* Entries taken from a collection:
§ §

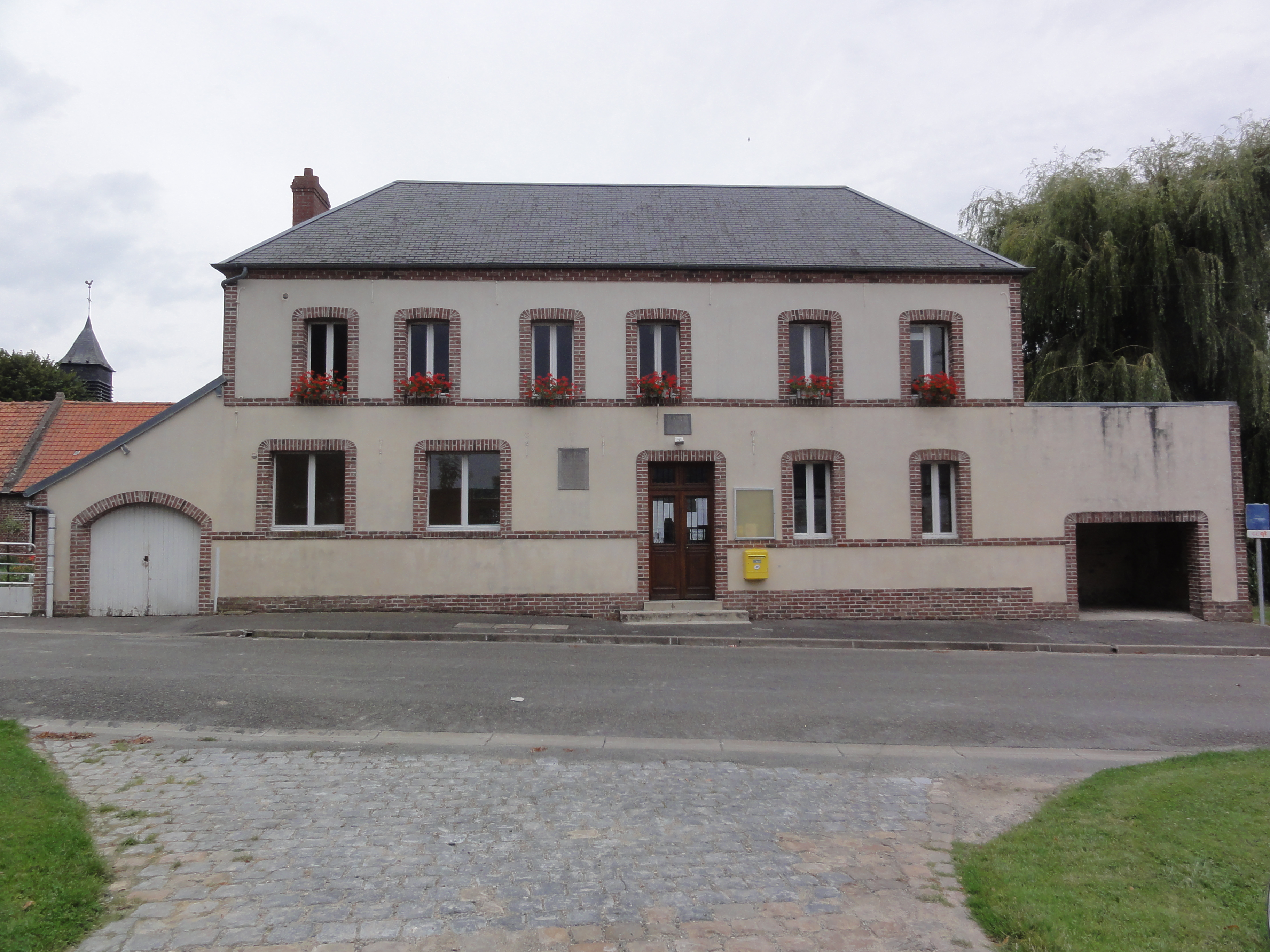 Fontaine-Uterte (Aisne) mairie et école
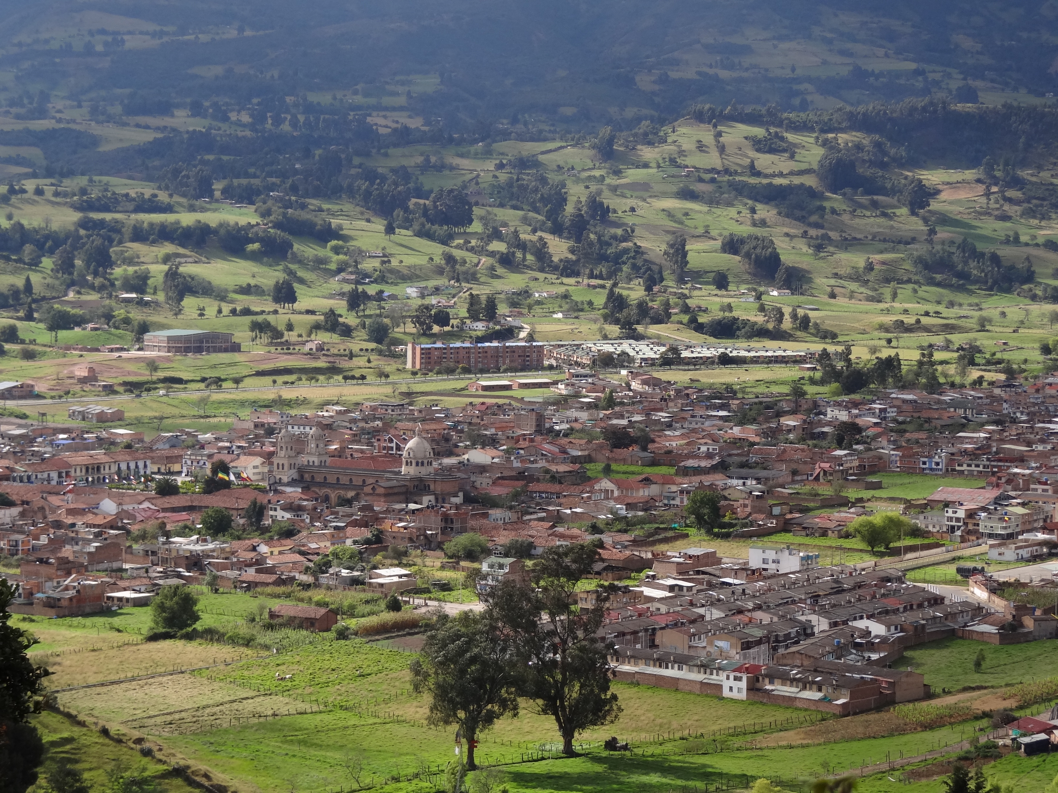 Panorámica del municipio de Santa Rosa de Viterbo, departamento de Boyacá, Colombia
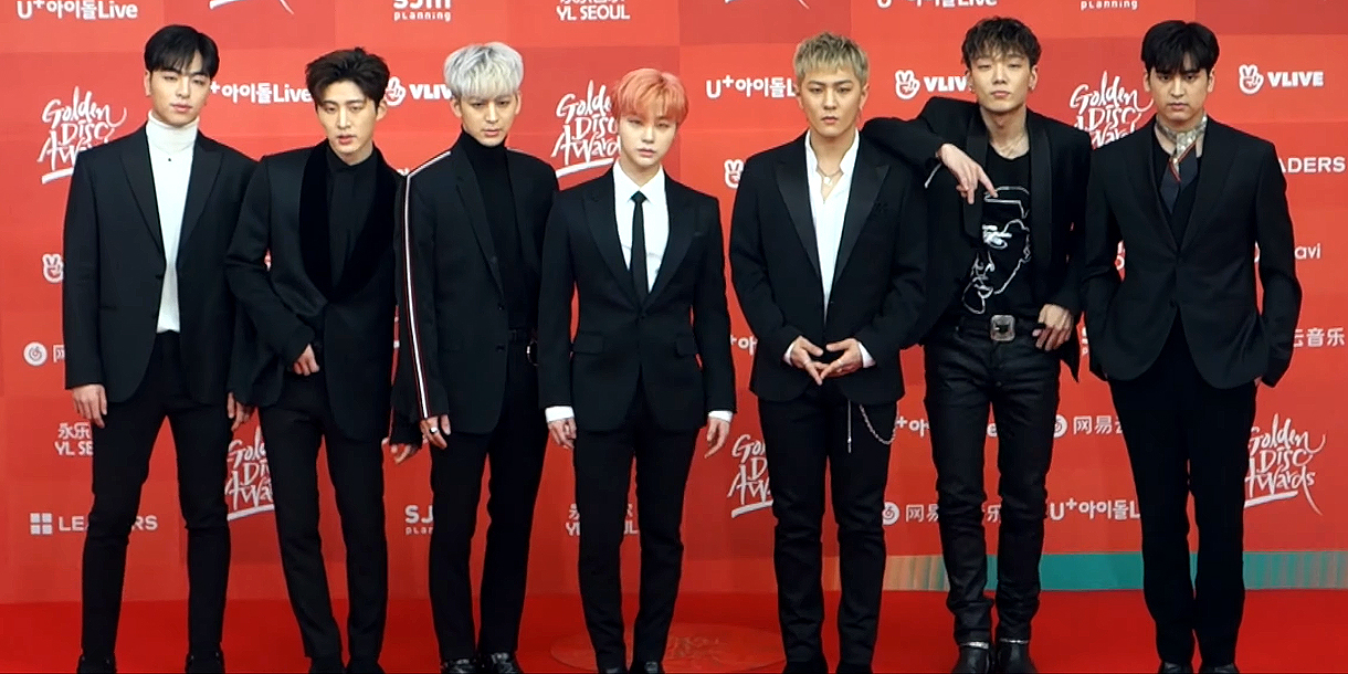 1월5일 오후 서울시 고척동 고척스카이돔에서 '제33회 골든디스크시상식' 디지털음원부문 시상식 레드카펫 행사가 열려 포토월에서 아이콘(iKON)이 포즈를 취하고 있다. #아이콘 #iKON #바비 #정찬우 #비아이 #김진환 #송윤형 #구준회 #김동혁 #골든디스크 #골든디스크어워즈 #디지털음원
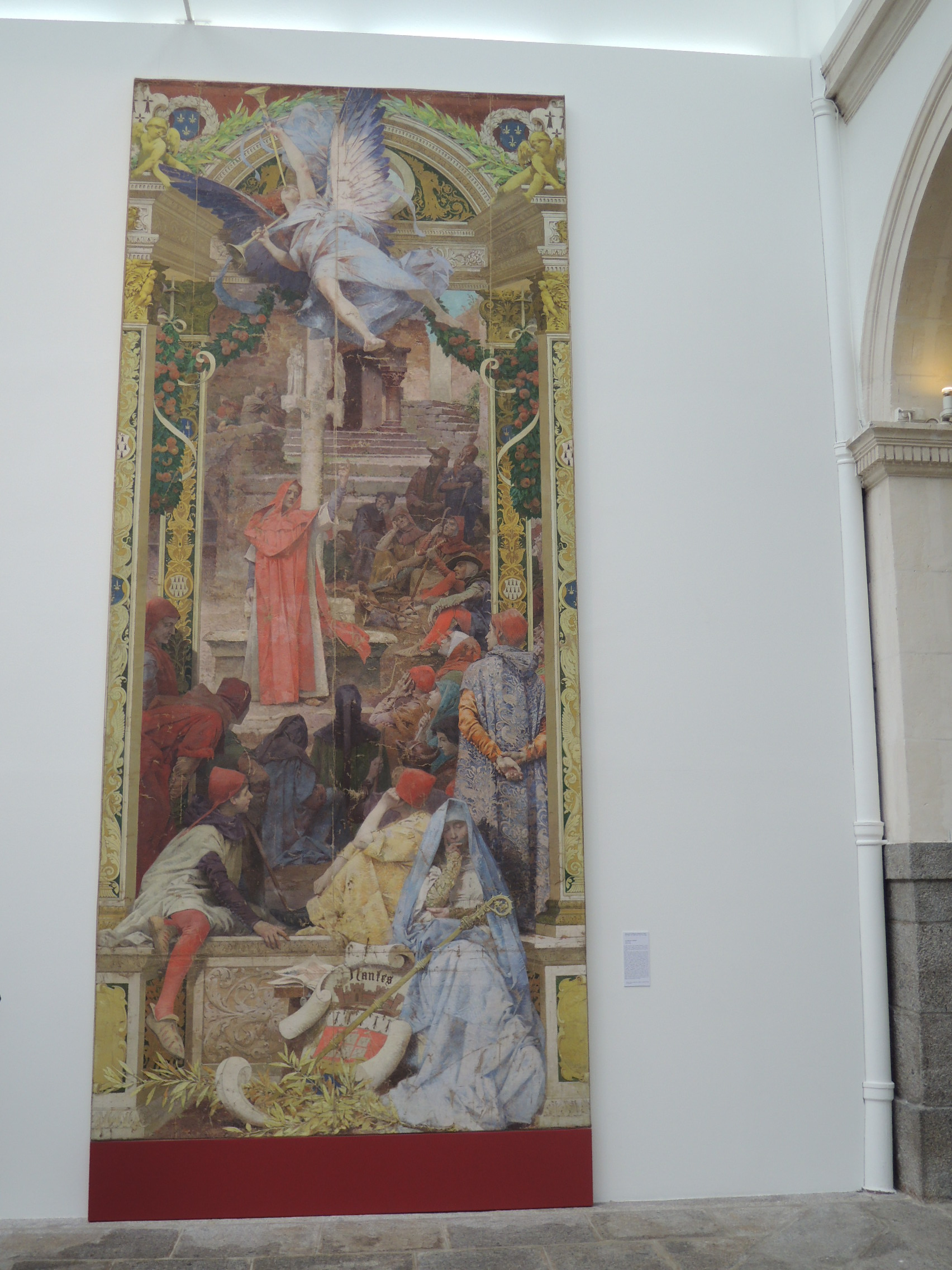 Édouard Toudouze et Maurice Leloir, La Prédication d'Abelard v 1907 Grand carton, huile sur toile
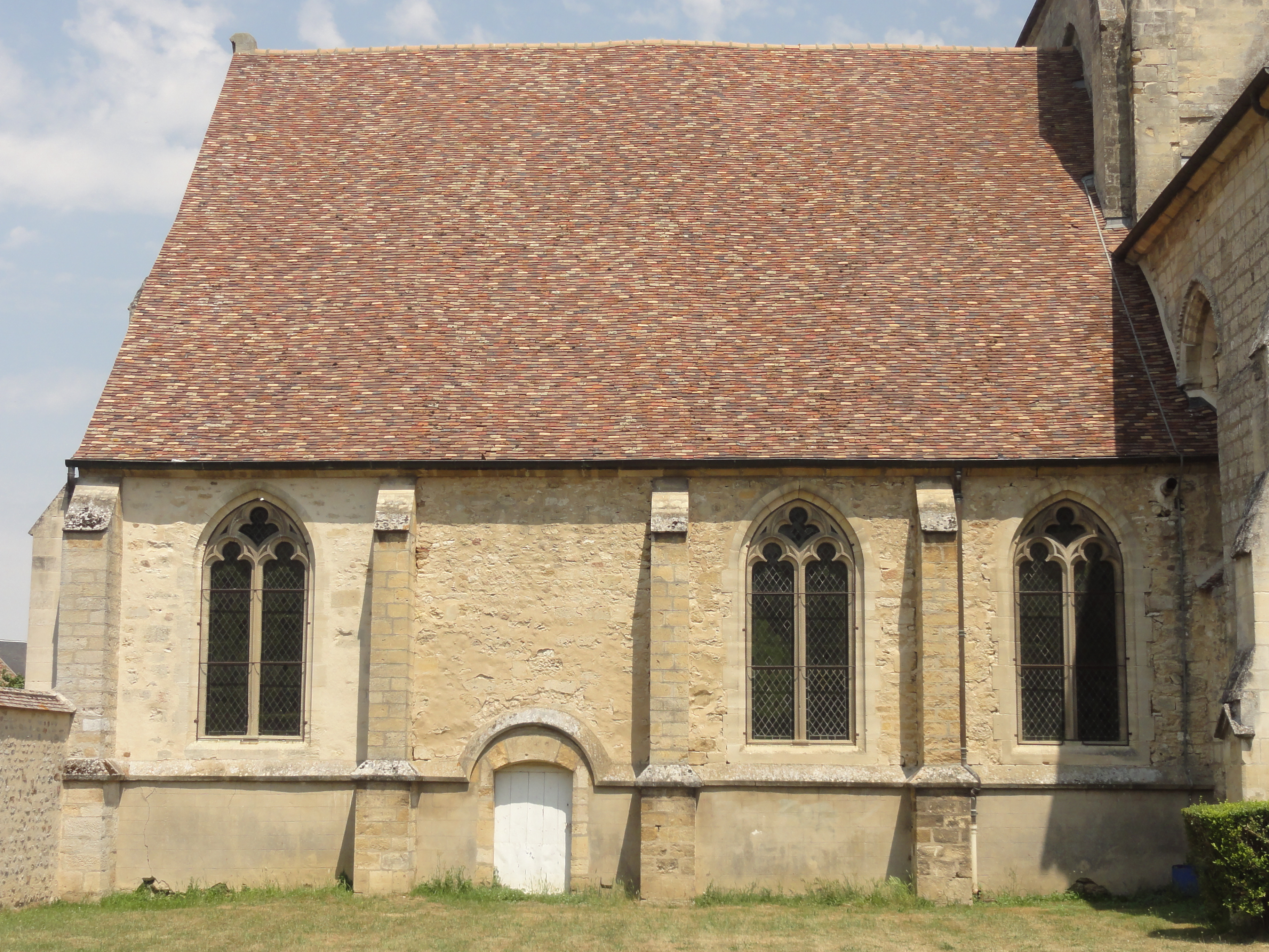 Église Saint-Lucien d'Avernes (voir titre).

§ §

* YOUR OBJECTIVE: What is needed is every record above printed exactly, with no pictures.

* EXERCISE RESPONSE:
 Fontaine-Uterte (Aisne) mairie et école
 Panorámica del municipio de Santa Rosa de Viterbo, departamento de Boyacá, Colombia
 1월5일 오후 서울시 고척동 고척스카이돔에서 '제33회 골든디스크시상식' 디지털음원부문 시상식 레드카펫 행사가 열려 포토월에서 아이콘(iKON)이 포즈를 취하고 있다. #아이콘 #iKON #바비 #정찬우 #비아이 #김진환 #송윤형 #구준회 #김동혁 #골든디스크 #골든디스크어워즈 #디지털음원
 Édouard Toudouze et Maurice Leloir, La Prédication d'Abelard v 1907 Grand carton, huile sur toile
 Église Saint-Lucien d'Avernes (voir titre).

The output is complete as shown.